An impersonal verb is a verb that has no real subject because it does not represent an action or state of being. Sentences containing personal verbs typically have a subject noun: a person, place, or thing that acts in the sentence. Instead of a subject, a sentence with an impersonal verb usually begins with an impersonal or “dummy” pronoun, such as “it” or “there” in English. Impersonal verbs are found in many other languages ​​with various other constructions.

Impersonal verbs are occasionally called “weather verbs” because of their frequent use in sentences about the weather, such as “It snows regularly during the winter months in Michigan.” In this example, “neve” is the impersonal verb and “it” is the impersonal pronoun that serves as the grammatical subject of the sentence. Many Romance languages ​​contain similar constructions, such as the French il neige, which means “it is snowing.”

In highly inflected languages ​​like Latin, impersonal verbs can be very common because inflected verbs don’t necessarily require a subject. The simple verb amat, for example, has the ending -at, indicating that the subject is “he/she/it”. No pronoun is needed to make the subject clear. Similarly, the impersonal verb lecit, meaning “it is permitted,” does not require a subject independent of the verb. This construction lacks the dummy pronoun that can make impersonal verbs in English awkward.

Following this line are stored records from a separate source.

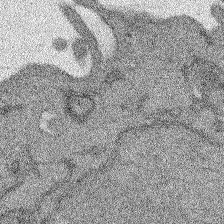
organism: Human
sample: HeLa cells
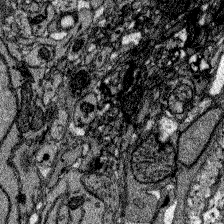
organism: Zebrafish
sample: Larval olfactory bulb
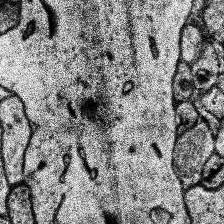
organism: Human
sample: Temporal Lobe
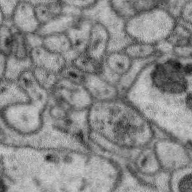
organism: Zebra finch
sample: Brain
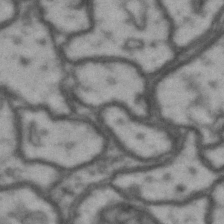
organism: Drosophila
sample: Brain

Some rhetoricians recommend avoiding impersonal verbs and instead rephrasing a sentence to contain an active verb whenever possible. The sentence “There are six elephants in the zoo,” for example, can be rewritten as “Six elephants live in the zoo.” Certain clichés, however, do not lend themselves to easy restructuring.

To determine if an English sentence that begins with a pronoun contains an impersonal verb, one can look to see if the pronoun has an antecedent. If not, it’s probably an impersonal verb. The following series of examples make this clear: “Mt. Kenya is 17,057 feet (5,199 m) high. It has many species of wildlife”, compared to: “Mt. Kenya is 17,057 feet (5,199 m) high. It often rains there.”

Although the two pairs of sentences look similar on the surface, the first has an impersonal verb, but the second does not. The pronoun “it” in the first example has an antecedent: mt. Kenya. The second example, however, has no antecedent, no previous name to which it refers. The mountain does not rain, it rains. The lack of an antecedent indicates that “it rains” is an impersonal verb in this sentence.